Semaglutide vs tirzepatide
The most direct comparison is SURMOUNT-5, a head-to-head trial of 751 adults with obesity. At 72 weeks, tirzepatide produced greater mean weight loss than semaglutide (-20.2% vs -13.7%; difference statistically significant, P<0.001) — roughly a 6.5 percentage-point advantage for tirzepatide [7]. The semaglutide vs tirzepatide question therefore has a clear weight-loss answer in that trial: tirzepatide led on the scale.
The comparison is narrower than it looks, though. Tirzepatide acts on two receptors (GIP and GLP-1) where semaglutide acts on one, and the long-term cardiovascular-outcome evidence base is far deeper for semaglutide, anchored by SELECT [3] and SUSTAIN-6 [2]. A weight-loss edge in one obesity trial is not the same as a matched cardiovascular-outcome comparison, which is why this notebook keeps the two endpoints distinct.
Semaglutide peptide: the engineering, and where the data is human vs animal
As a semaglutide peptide, the molecule is a piece of deliberate protein engineering, and it helps to mark which findings are human and which are animal.

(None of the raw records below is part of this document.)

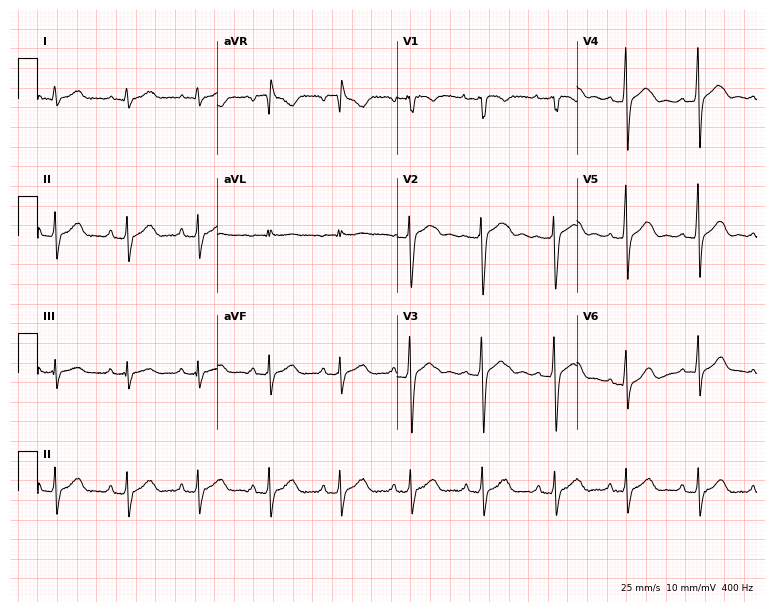
Standard 12-lead ECG recorded from a male patient, 17 years old (7.3-second recording at 400 Hz). None of these six findings is recorded: first-degree AV block, right bundle branch block (RBBB), left bundle branch block (LBBB), sinus bradycardia, atrial fibrillation (AF), sinus tachycardia.
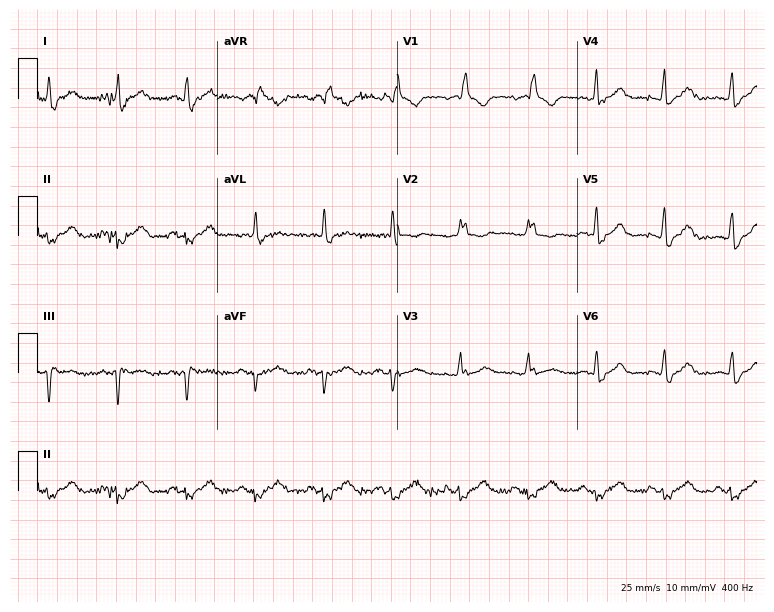
Standard 12-lead ECG recorded from a 64-year-old male patient (7.3-second recording at 400 Hz). The tracing shows right bundle branch block (RBBB).
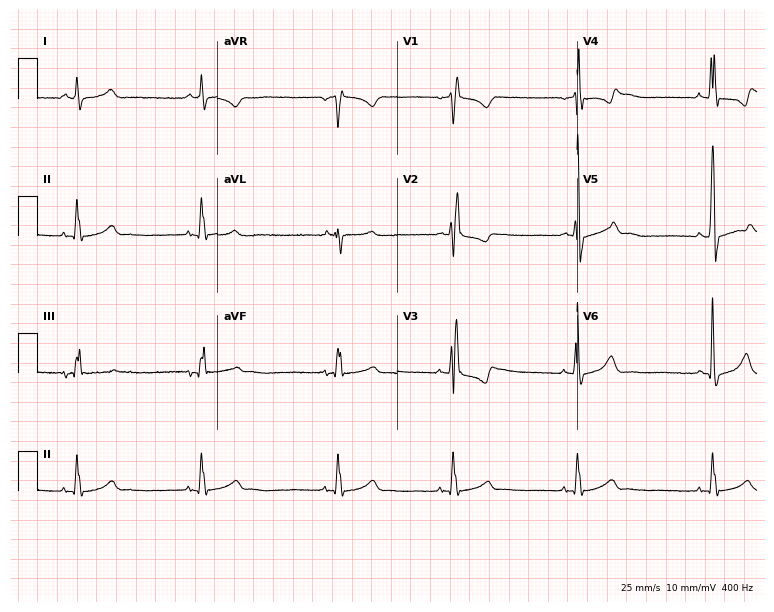
ECG — a male patient, 45 years old. Findings include sinus bradycardia (a sinus rate of 50 beats per minute or less).
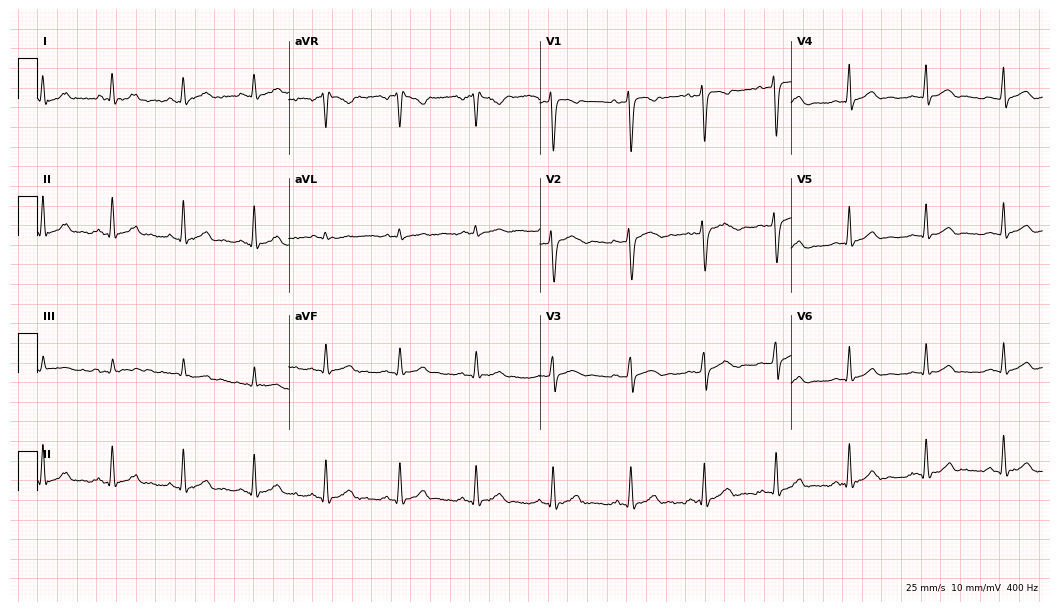
Electrocardiogram (10.2-second recording at 400 Hz), a female patient, 31 years old. Of the six screened findings (first-degree AV block, right bundle branch block (RBBB), left bundle branch block (LBBB), sinus bradycardia, atrial fibrillation (AF), sinus tachycardia), none is recorded. Findings outside these six are not listed.
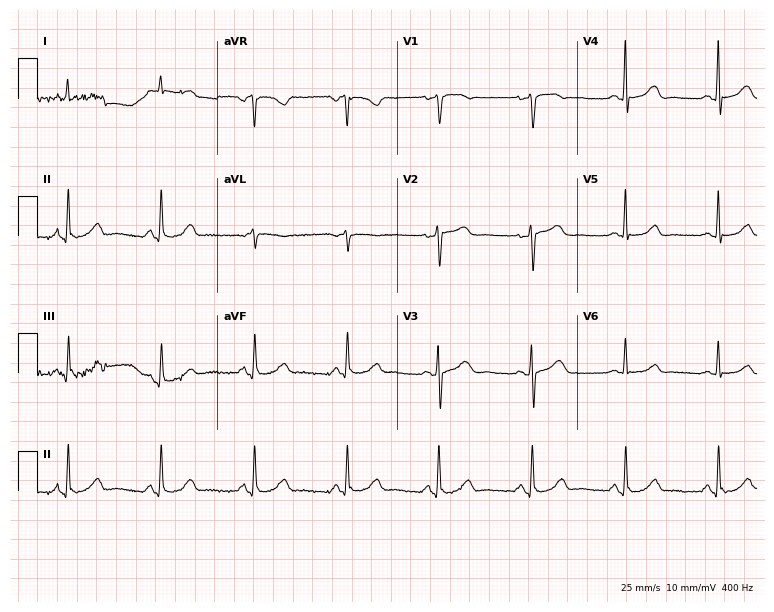
Electrocardiogram, a woman, 58 years old. Overall reading on record: normal ECG.
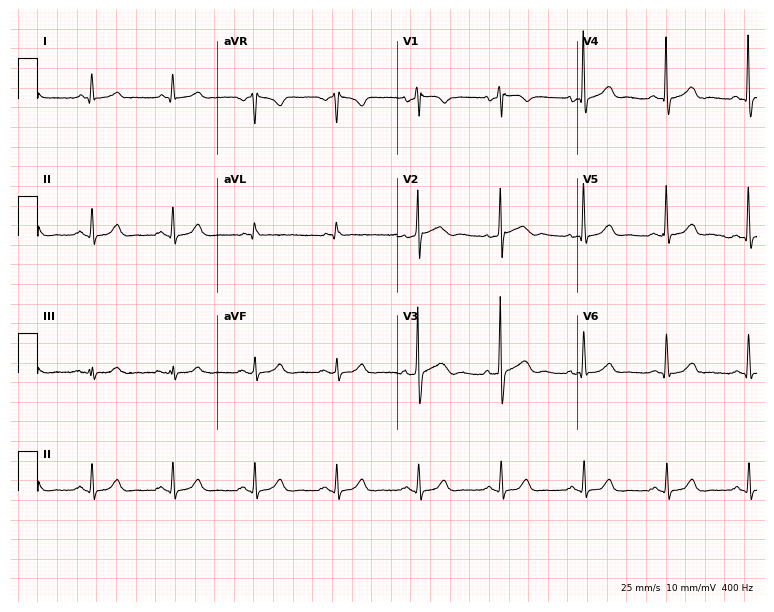
12-lead ECG from a male patient, 72 years old (7.3-second recording at 400 Hz). Recorded interpretation: within normal limits.
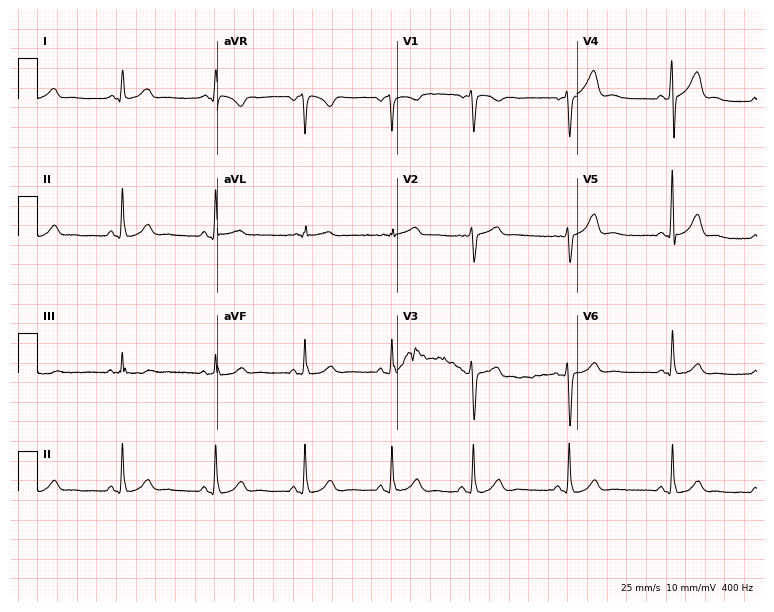
12-lead ECG from a 39-year-old male. Recorded interpretation: within normal limits.
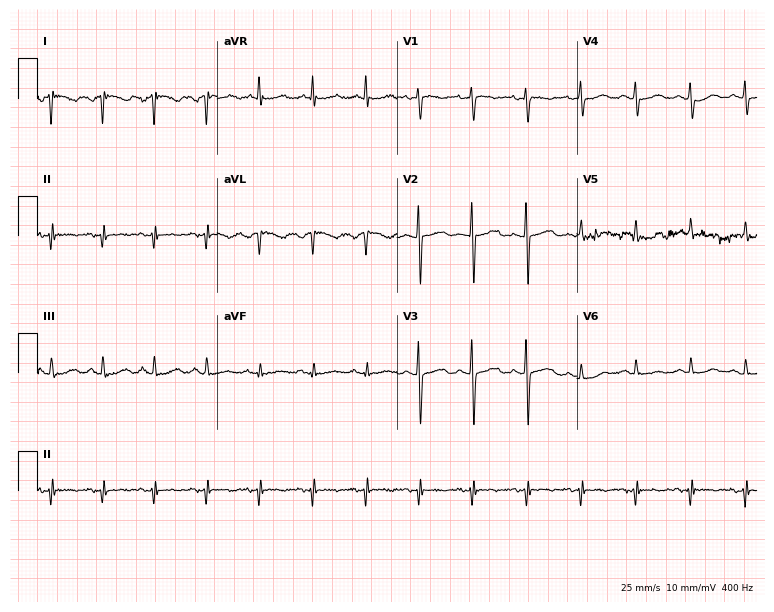
Standard 12-lead ECG recorded from a 53-year-old female (7.3-second recording at 400 Hz). None of these six findings is recorded: first-degree AV block, right bundle branch block, left bundle branch block, sinus bradycardia, atrial fibrillation, sinus tachycardia. Findings outside these six are not listed.

The pivotal efficacy and outcome trials — STEP for weight [1], SUSTAIN-6 and SELECT for cardiovascular events [2][3], FLOW for kidney outcomes [6], SURMOUNT-5 for the head-to-head [7] — are large human randomized trials. The fine-grained mechanism, by contrast, is largely rodent: the mapping of how semaglutide reaches the brainstem and hypothalamus to suppress intake comes from mouse and rat work [4]. Both layers matter, and conflating them is the usual error online. The drug-interaction record is reassuring and human: semaglutide had no clinically relevant effect on the pharmacokinetics of metformin, warfarin, atorvastatin or digoxin, consistent with low interaction risk despite slowed gastric emptying [12]. Higher oral doses (25 mg and 50 mg) improved glycemic control and weight versus the 14 mg dose in PIONEER PLUS [11].